__Your instructions__: Quote the records in full and leave their pictures out.

:: Data for analysis

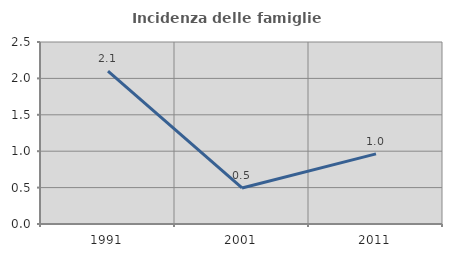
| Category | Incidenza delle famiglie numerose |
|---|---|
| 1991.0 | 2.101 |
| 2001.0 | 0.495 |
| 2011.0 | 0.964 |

::::

__Exercise result__:
| Category | Incidenza delle famiglie numerose |
|---|---|
| 1991.0 | 2.101 |
| 2001.0 | 0.495 |
| 2011.0 | 0.964 |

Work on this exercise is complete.